Understanding why rioting and looting has happened shouldn’t be conflated with supporting it. While it can be a seemingly contradictory experience to condemn the riots and simultaneously contextualize them, it’s not. It’s simply the complex nature of the issues intertwined through these events – through British society and, ultimately, through consumerist culture in general.

As Tuesday evening slides into Tuesday night, my eye is still on the Twitter feed (it’s faster than the news, even if you do have to sift fact from fiction- plus my mates are on it) – wondering if the UK is in for another pounding as more disturbances and arrests are reported in London and Manchester, or if the kids have had enough. It won’t be so easy for them tonight: there are 16,000 police on the streets armed with baton rounds, essentially rubber bullets that “can severely injure or kill in a wide variety of ways”.

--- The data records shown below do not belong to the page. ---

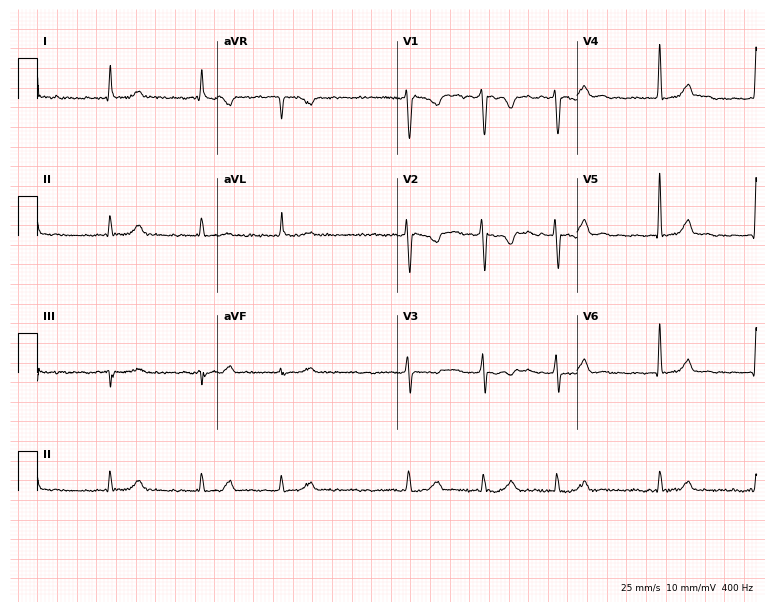
12-lead ECG (7.3-second recording at 400 Hz) from a female, 37 years old. Findings include atrial fibrillation.
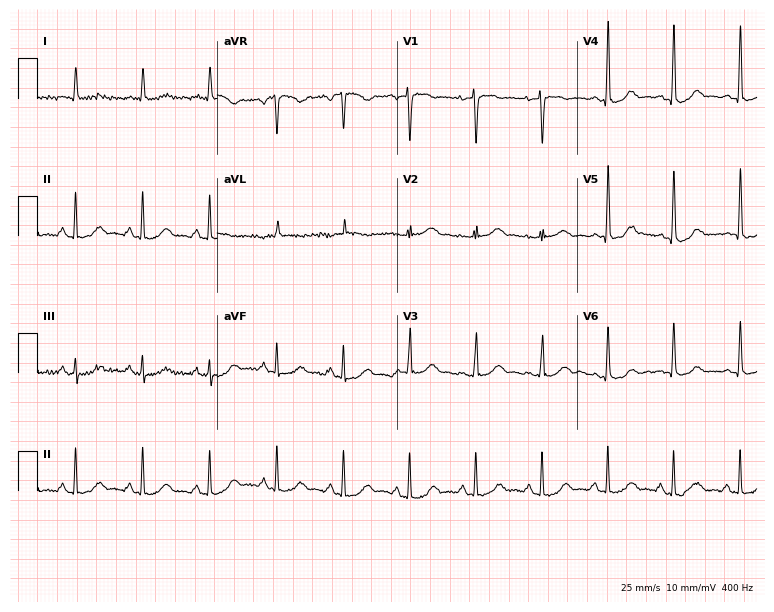
12-lead ECG from a 57-year-old woman (7.3-second recording at 400 Hz). No first-degree AV block, right bundle branch block (RBBB), left bundle branch block (LBBB), sinus bradycardia, atrial fibrillation (AF) or sinus tachycardia recorded for this tracing.
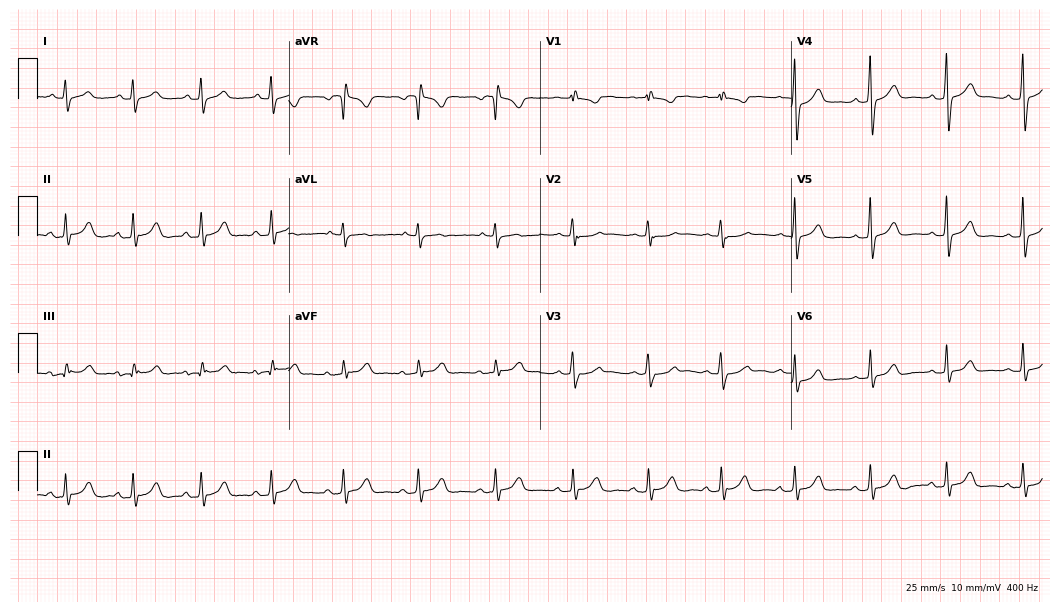
ECG (10.2-second recording at 400 Hz) — a 23-year-old woman. Screened for six findings — first-degree AV block, right bundle branch block, left bundle branch block, sinus bradycardia, atrial fibrillation, sinus tachycardia — none is recorded.
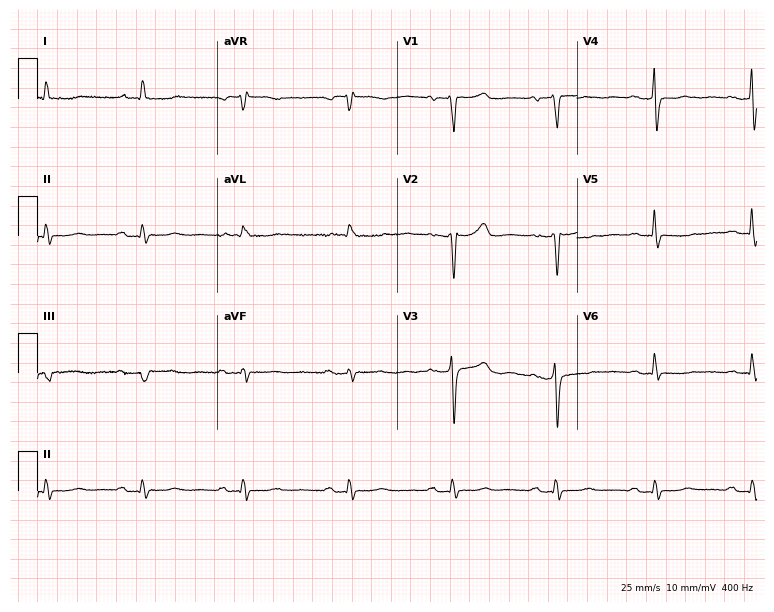
12-lead ECG (7.3-second recording at 400 Hz) from a female, 77 years old. Findings include first-degree AV block.
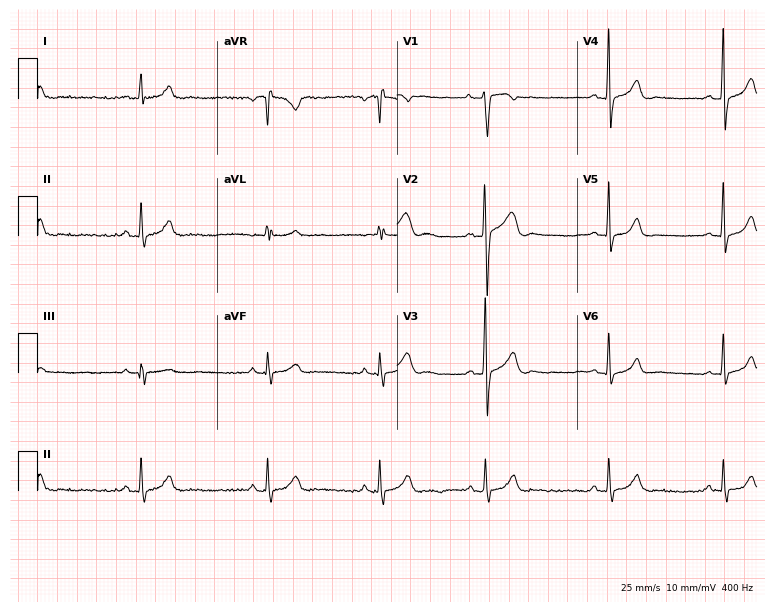
Resting 12-lead electrocardiogram (7.3-second recording at 400 Hz). Patient: a 17-year-old male. The tracing shows sinus bradycardia (a sinus rate of 50 beats per minute or less).
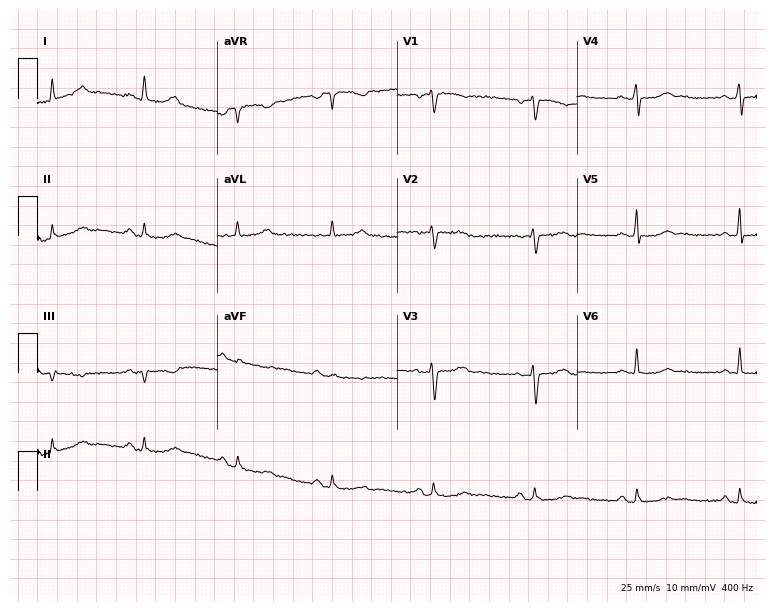
Resting 12-lead electrocardiogram. Patient: a 52-year-old woman. None of these six findings is recorded: first-degree AV block, right bundle branch block, left bundle branch block, sinus bradycardia, atrial fibrillation, sinus tachycardia.
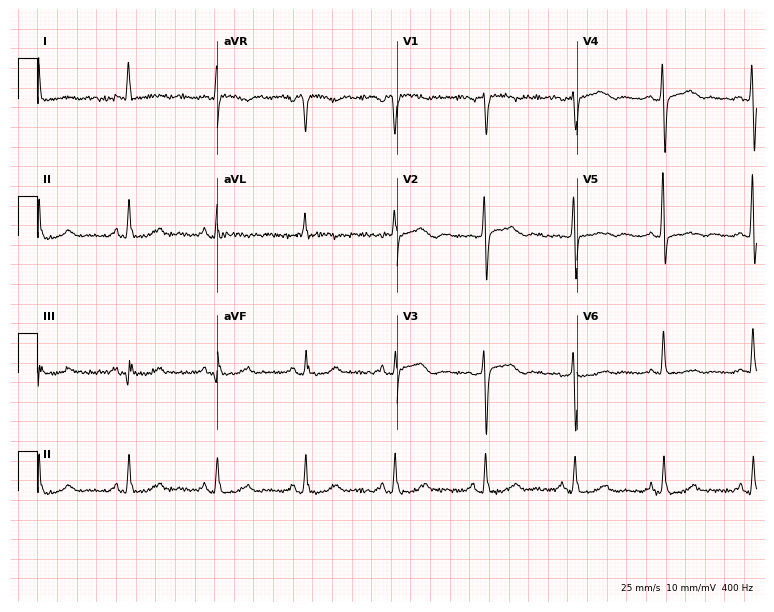
Electrocardiogram (7.3-second recording at 400 Hz), a 60-year-old female. Of the six screened findings (first-degree AV block, right bundle branch block (RBBB), left bundle branch block (LBBB), sinus bradycardia, atrial fibrillation (AF), sinus tachycardia), none is recorded.
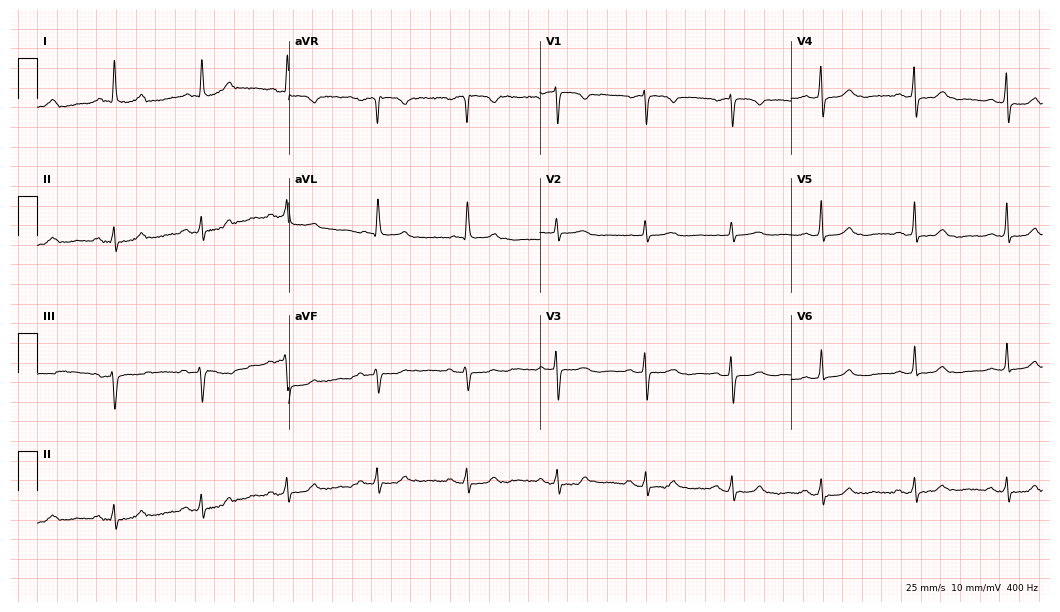
12-lead ECG from an 81-year-old woman. Labelled as a normal ECG.
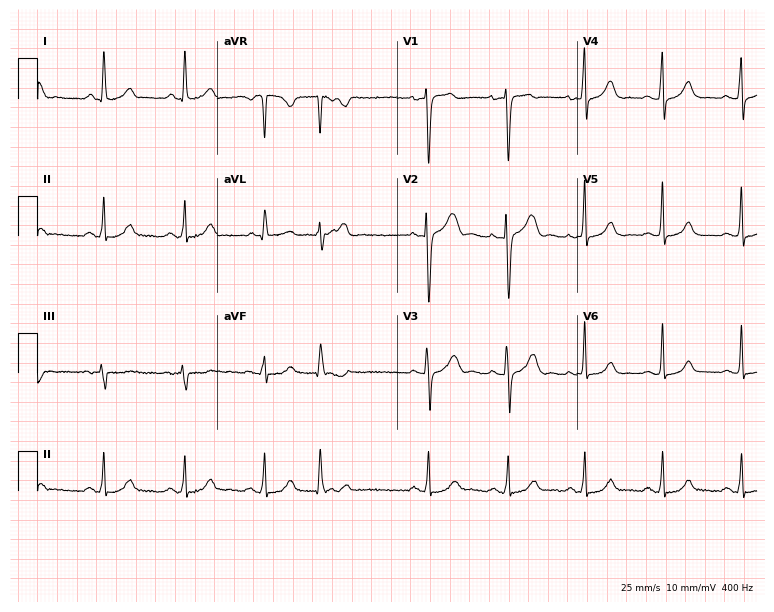
12-lead ECG from a 41-year-old woman. Recorded interpretation: within normal limits.
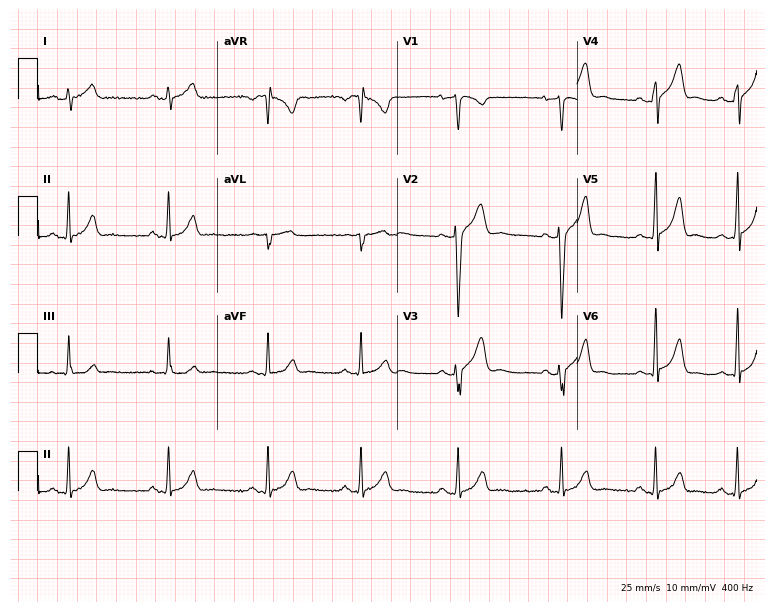
ECG — a male patient, 26 years old. Screened for six findings — first-degree AV block, right bundle branch block, left bundle branch block, sinus bradycardia, atrial fibrillation, sinus tachycardia — none is recorded. Findings outside these six are not listed.

The police have, in the meantime, apologized to Duggan’s family, but the details of the shooting are far from clear and there is clearly still tension in the air. Likely there will be until Britain’s out-of-touch politicians begin a dialogue with the youth and communities they’ve worked so hard to disaffect and disenfranchise. Chances are a little genuine conversation might go a long way, but of course history teaches us that a more likely outcome is swift and exemplary punishment for the convicted offenders (563 have been arrested at the time of writing) followed by yet more insult and indifference (the phrase “pure criminality” – i.e. divorced from any explanatory context — already ominously present in formal statements about the riots).

But the kids will always find ways of making themselves heard. As politics writer Penny Red points out in her blog post about London’s events, when a young man in Tottenham was asked by TV station NBC if rioting really achieved anything: “Yes,” he said. “You wouldn’t be talking to me now if we didn’t riot, would you?